Anovulation can be divided into primary and secondary amenorrhoea – these are primarily caused by pituitary tumours, pituitary ablation, Kallmann syndrome and cancer treatments (see Box 28.1).

Polycystic ovary syndrome (PCOS)

This syndrome is frequently detected in women undergoing investigations for anovulation (Kousta et al 1999). It is characterized by cystic ovaries with more than 10 cysts, 2–8 mm in diameter, distributed around and through an echodense, thickened stroma (Fig. 28.1).

Figure 28.1 Ultrasound scan illustrating a polycystic ovary.

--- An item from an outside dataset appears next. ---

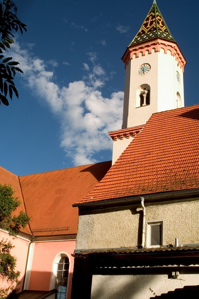 Kirche "Mariae Himmelfahrt" in Altenstadt (Iller), Ortsteil Illereichen Church "Mariae Himmelfahrt" in Altenstadt (Iller), Germany, suburb Illereichen Stefan Kaufmann, 2005
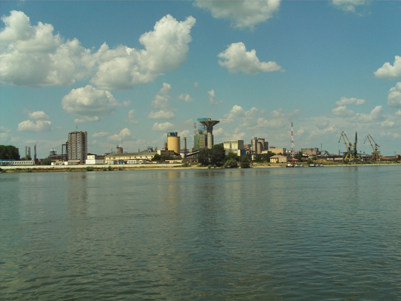 Portul Turnu Măgurele
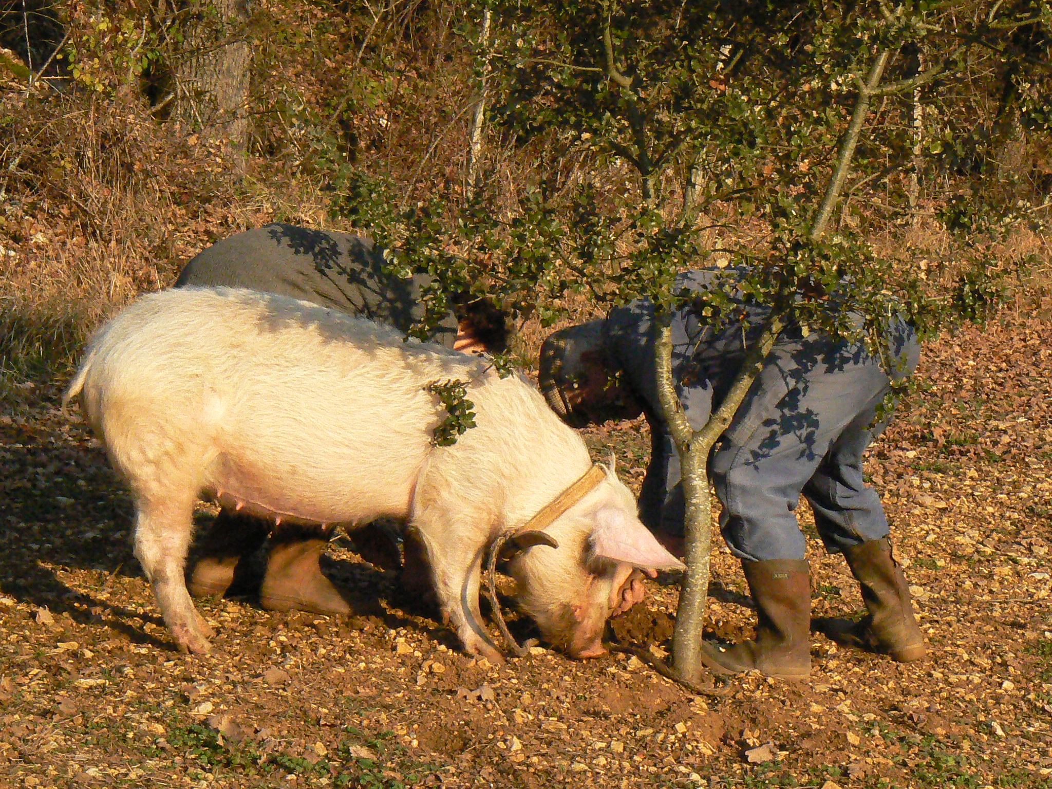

Endocrine features include a raised serum level of luteinizing hormone (LH) and/or testosterone, causing symptoms of acne, hirsutism (hyperandrogenism), oligoamenorrhoea and obesity (Box 28.2). The hypersecretion of LH is associated with menstrual irregularity and infertility. Obesity leads to hypersecretion of insulin, stimulating ovarian secretion of androgens with increased risk of the development of type 2 diabetes (Kousta et al 2000). Anovulation is also associated with endometrial hyperplasia due to increased oestrogen production unopposed by progesterone (Balen & Jacobs 1997). Women with a body mass index (BMI) >28 kg/m² and <20 kg/m² will have decreased fertility. There is an associated deficiency in gonadotrophin production with excessive weight loss, due to diminished production of gonadotrophin-releasing hormone (GnRH).

Ovarian failure

Ovarian failure can happen at any age. If prior to puberty, it is commonly associated with chromosomal abnormality, such as Turner syndrome (45X) (see Ch. 26), or sterility resulting from radiotherapy or chemotherapy for childhood malignancy. Ovarian failure linked with raised gonadotrophins and cessation of periods prior to the age of 40 is associated with autoimmune failure, infection, previous surgery and cancer treatments. There is also a suggested link with familial forms of fragile X (Balen & Jacobs 1997).

Endometriosis

This is caused when endometrial tissue is located outside the uterus, around the pelvis. This may be noted at laparoscopy as blue/black pigmentation (old lesions), red vasculated lesions (active lesions) and white non-pigmented papules (just activating) (Gould 2003). Retrograde menstruation is thought to be the most common cause of endometriosis but altered immune function is also thought to be associated with the condition. It causes pelvic pain, dyspareunia, dysmenorrhea and infertility. Pelvic adhesions, especially around the ovaries and tubes, with cystic lesions on the ovaries, called endometriomas, are common. Symptoms are linked with the menstrual cycle, age and hormonal therapy; treatments include drugs that interfere with the cycle. One group are GnRH agonists, which cause pituitary desensitization, inducing amenorrhoea; another are inhibitors of gonadotrophin secretion, such as danazol, which also have androgenic effects that cause unpleasant side-effects, including hot flushes, acne, oily skin, hirsutism, reduced libido, weight gain, nausea and headaches. Both groups of drug temporarily stop menses and reduce levels of antiendometrial autoantibodies (Balen & Jacobs 1997).